XXH128 is the 128-bit variant of the XXH3 algorithm. While XXH3 can provide 64-bit or 128-bit outputs, XXH128 is specifically the implementation that generates the full 128-bit digest. It is designed for applications where the probability of collisions must be mathematically negligible, even when hashing trillions of items. Like XXH3, it is built for modern CPUs, using vectorized instructions to achieve speeds that make it one of the fastest 128-bit hash functions in existence.
How does XXH128 hash works?
XXH128 builds upon the XXH3 core, extending the "avalanche" mixing phase to handle double the state size:
- State Expansion: It utilizes two parallel internal states, each 64 bits wide, which are processed simultaneously using SIMD instructions.
- Wide Mixing: The algorithm processes data in larger chunks compared to XXH64, ensuring that the input is "smeared" across the entire 128-bit state.
- Secret Keying: It incorporates a "secret" (a pseudo-random block of data) during the mixing phase. This makes the hash output dependent not just on the input, but also on the internal constant, which significantly improves distribution quality and resistance to malicious collision attempts.
- Finalization (128-bit Avalanche): The finalization stage performs an intensive bitwise mixing of the two 64-bit accumulators to produce a highly uniform 128-bit fingerprint.
Comparison: XXH128 vs. XXH3 and XXH64
- XXH128 vs. XXH64:
- Collision Resistance: XXH128 is vastly superior. With a 128-bit output, the birthday paradox collision threshold is exponentially higher than that of a 64-bit hash (XXH64). If your application handles massive datasets (e.g., big data indexing), XXH128 is the safer choice.

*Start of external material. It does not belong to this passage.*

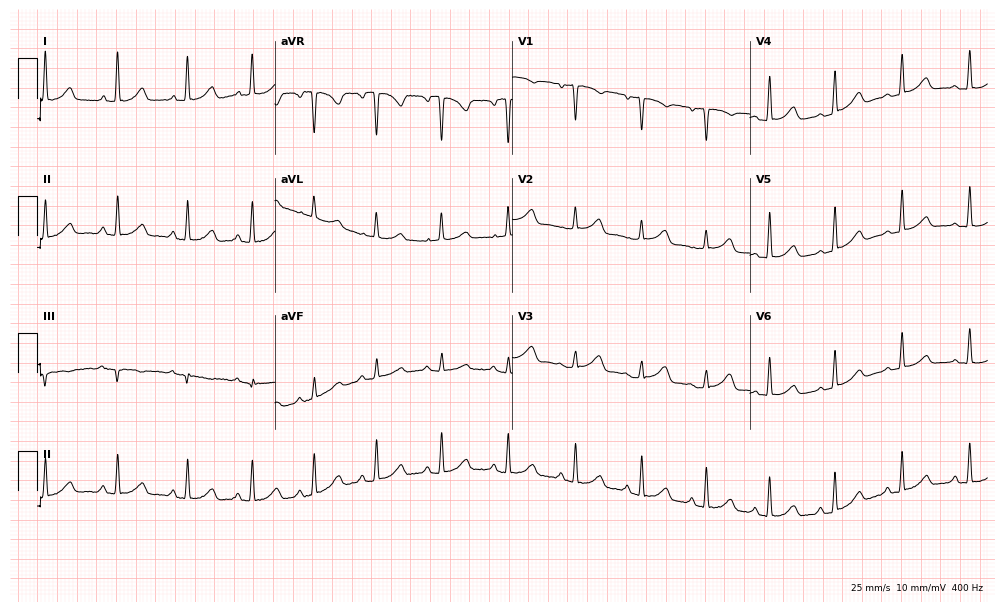
Resting 12-lead electrocardiogram. Patient: a woman, 54 years old. None of these six findings is recorded: first-degree AV block, right bundle branch block, left bundle branch block, sinus bradycardia, atrial fibrillation, sinus tachycardia.

Performance: XXH128 is only marginally slower than XXH64, despite providing double the bits, thanks to the efficiency of the vectorized (SIMD) implementation.
XXH128 vs. XXH3 (64-bit mode):
- Primary Use: XXH3 (in 64-bit mode) is intended for "speed-at-all-costs" hash tables where collisions are handled by the data structure. XXH128 is intended for "integrity-focused" applications (like file deduplication or verifying large data blocks) where you need a unique, collision-resistant identifier.
- Complexity: XXH128 uses a more complex finalization stage to "compress" the internal states into a final 128-bit digest, whereas XXH3 (64-bit) exits slightly earlier.